■ Brief: Leaving out the pictures, return word for word the stretch of entries below from the line holding "Meerschweinchen doest in der Sonne" through the line holding "Miletín, okres Jičín.".

■ The records:
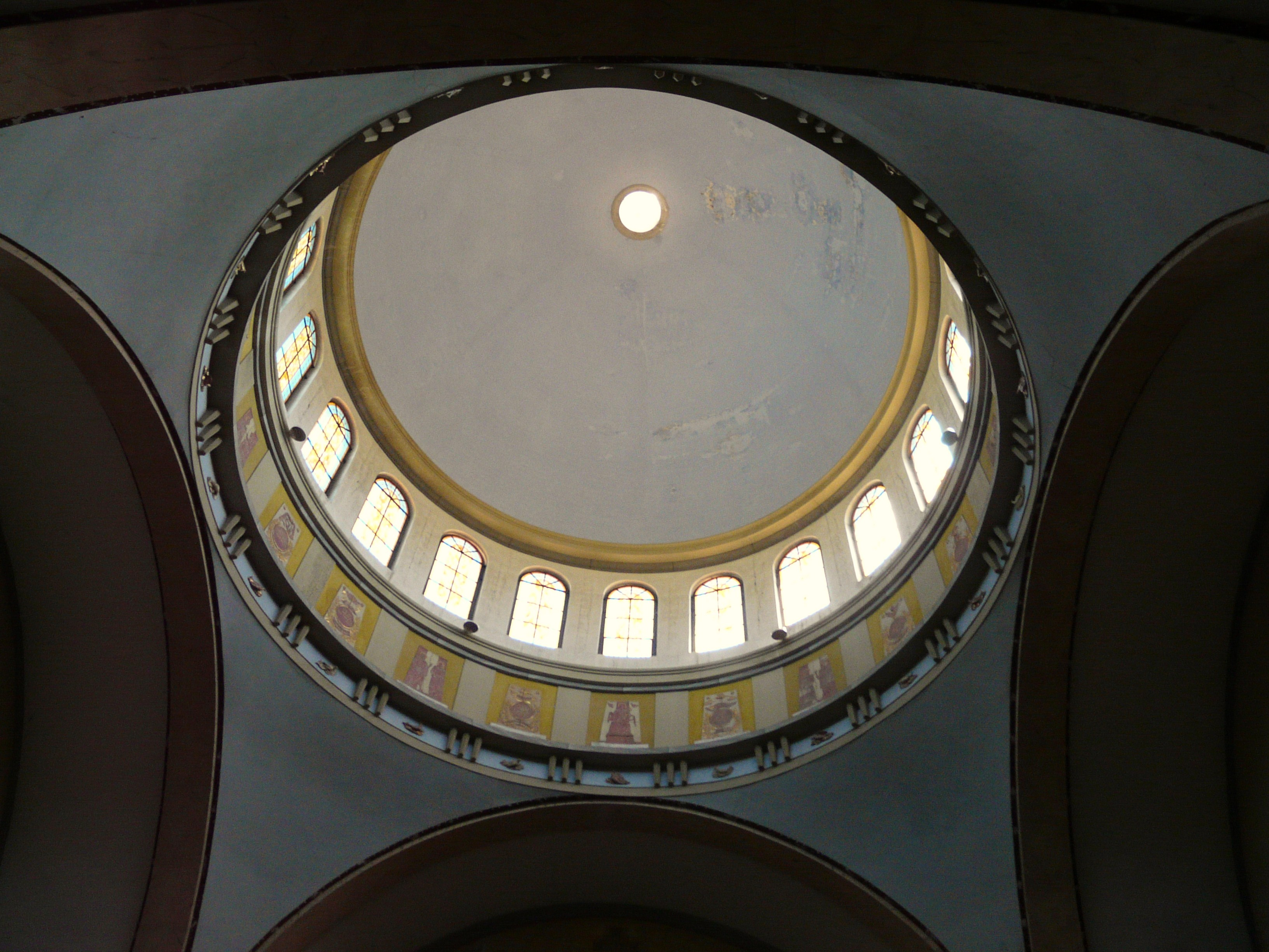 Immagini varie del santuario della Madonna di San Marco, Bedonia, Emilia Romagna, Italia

==

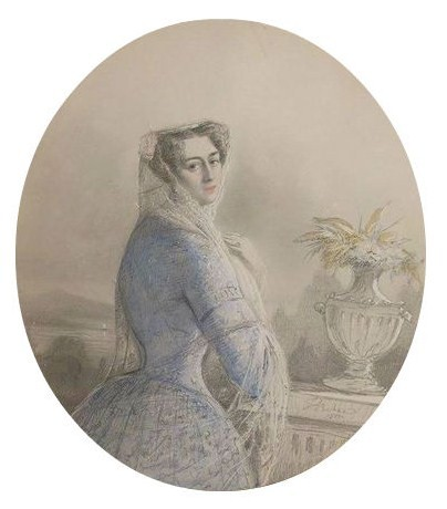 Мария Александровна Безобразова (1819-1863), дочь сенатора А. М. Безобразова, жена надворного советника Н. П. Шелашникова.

* * *

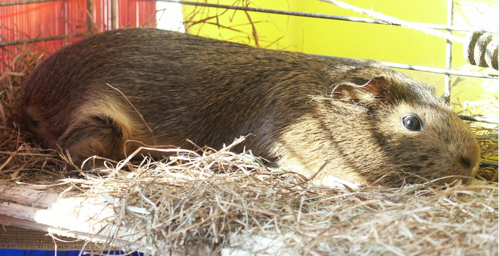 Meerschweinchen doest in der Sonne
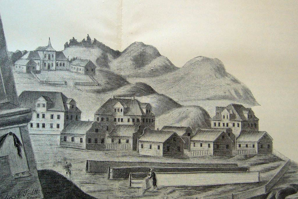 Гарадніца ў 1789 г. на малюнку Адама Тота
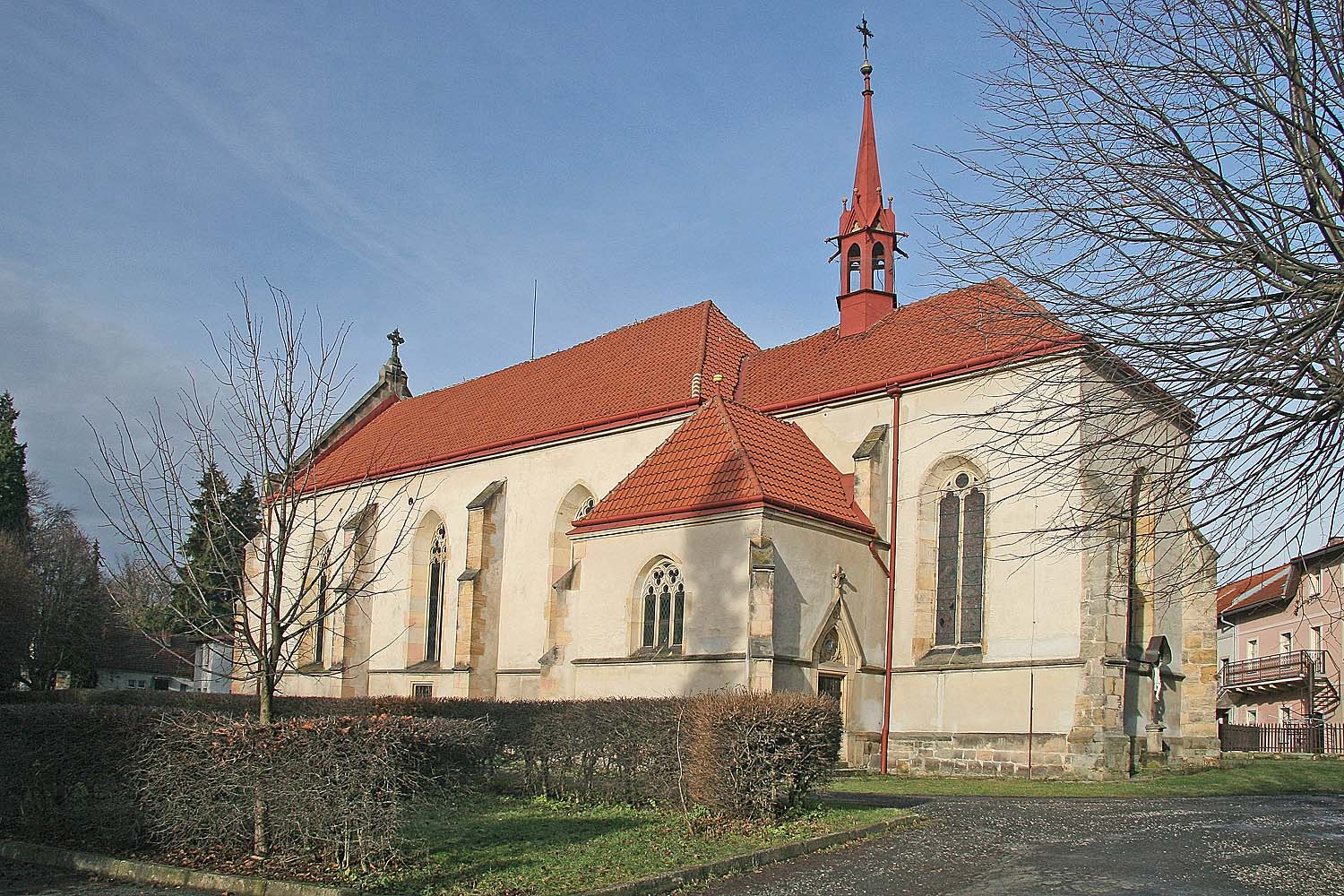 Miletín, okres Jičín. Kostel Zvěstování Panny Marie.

■ Output for this task:
 Meerschweinchen doest in der Sonne
 Гарадніца ў 1789 г. на малюнку Адама Тота
 Miletín, okres Jičín. Kostel Zvěstování Panny Marie.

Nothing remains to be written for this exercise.